According to the French newspaper L’Union, the price per KG of grapes in the region during the 2014 harvest reached an impressive 6.4 Euro/kg for Grand Crus villages.
The lowest prices for some of the “ordinary” Crus was 5.9 Euro/kg, which results in an impressive average of 6.15 €/kg.
The price of champagne grapes has been constantly on the rise in the last decade with a price in 2013, between 5,50 and 6,20 €/kg.
As a matter of comparison, according to Freixenet, (the world’s largest producer of non–champagne sparkling wines) the average price of grapes from the Penedes region in Catalonia used to produced Cava sparkling wine is about 0.8 €/kg.
It takes about 1.2kg of grapes to produce a standard (75cl) bottle of champagne, and 1.5kg for most of the best champagne houses that only use the so called “first press”, as Bruno Paillard, President of the champagne house Bruno Paillard and Chairman of Lanson-BCC the second largest group in Champagne explains.
“This year grape prices are increasing once again, but less than they did last year. In the less important Crus price per kg is about € 5.2 while in the best Grands Crus it reaches € 6.80 if not € 7” Paillard clarifies.
So a basic math exercise tells us that in a bottle of champagne we are drinking from 6 to 10 Euros worth of grapes, excluding all the other costs associated with the production of champagne.
So then, why are Champagne grapes so expensive?
According to Michel Drappier, President of the renown Drappier House in the Aube region: “Champagne grapes are expensive because it is more difficult to grow vineyards in the North of France than Penedes. Champagnes are extremely elegant wines but they are made in a region which yields a much lower output than Cava or Prosecco for example. The density per hectare ( 8,000 plants) is much higher than any other sparkling wine region on the planet, and requires a lot more labour.”
Let’s not forget that it is indeed a norther terroir, with its cool climate and chalky soil, that enables champagne to be the fine and elegant wines that they are.
Didier Depond, President of Salon, one of the most acclaimed and expensive champagne adds on that: “There are strict regulations in place in Champagne, including environmental regulations, that are unique to our region, to ensure high quality grapes and wines, that impact on the price of grapes.”
Charles Philipponnat, President of the connoisseur House Philipponnat that owns one of the most remarkable vineyard in the Champagne region, Clos Des Goisses, insists on this point: “The vast majority of Prosecco, for example, are not Protected Designation of Origin wines. Hence they do not have to follow very strict regulations as for champagne. There are indeed higher quality DOCG Prosecco but these remain a minority.”
Still, according to Veneto Agricultura, the Italian government agency from the region where Prosecco is produced, in 2013 the average price of the Glera grapes from the province of Treviso, used to produce DOCG Prosecco was just about 1.18 €/kg.

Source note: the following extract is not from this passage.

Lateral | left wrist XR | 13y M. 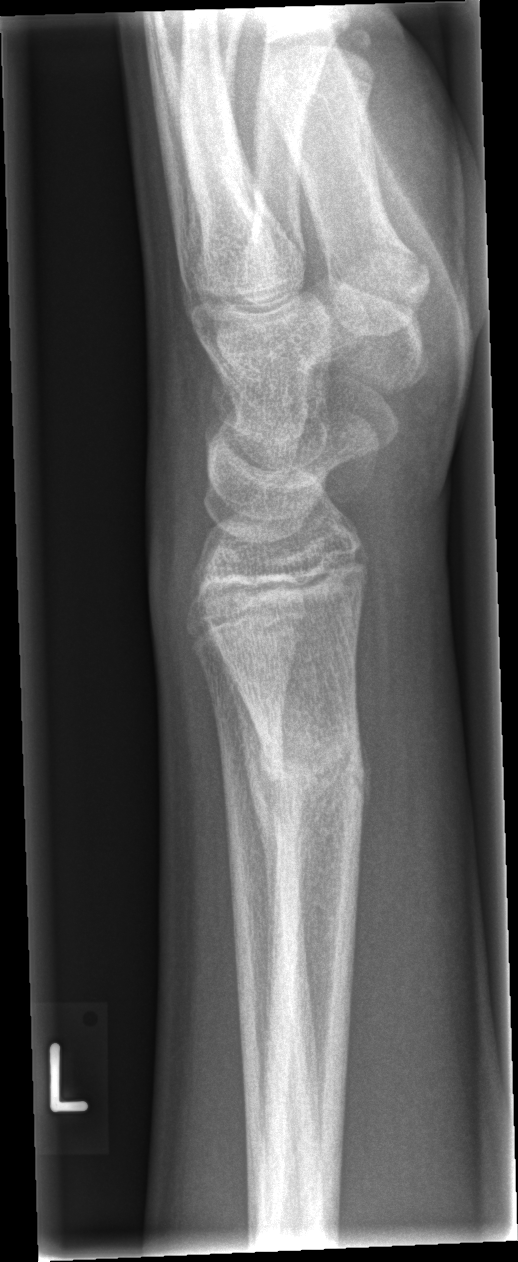 Findings: (bounding boxes in image-pixel xyxy) Decreased bone density (osteopenia). Periosteal thickening identified at [216, 641, 278, 958], [359, 727, 372, 843]. Fracture — [250, 723, 367, 821]. AO/OTA classification: 23r-M/3.1; 23u-E/7.

Market forces and economics also contribute to the high pricing, as Drappier explains: “Although Champagne grapes are expensive to produce, its rarity makes it even more costly. Demand is still higher than offer, so large (and wealthy) negociants (i.e. large Champagne Houses) accept to pay a little more every year to match their needs.”
Cecile Bonnefond, President of Piper-Heidsieck and of Charles Heidsieck, one of the oldest and largest Champagne Houses and the darling champagne of the Champenois confirms: “In Champagne we always strive for excellence and this starts first in the vineyard, where excellence comes at a price. Champagne is an exceptional and superior wine and we work hard to keep it that way.”
Hopefully, looking at the future trend of grape prices, the cost of grapes per/kg could eventually stabilize if not go down.
As Pierre-Emmanuel Taittinger, President of this historic Taittinger House, explains: “The Champagne region still includes available lands that enjoy unique technical features necessary for the productions of superior wines. It is our hope that when these lands will be planted with vines and properly exploited, the price of grapes may eventually descend.”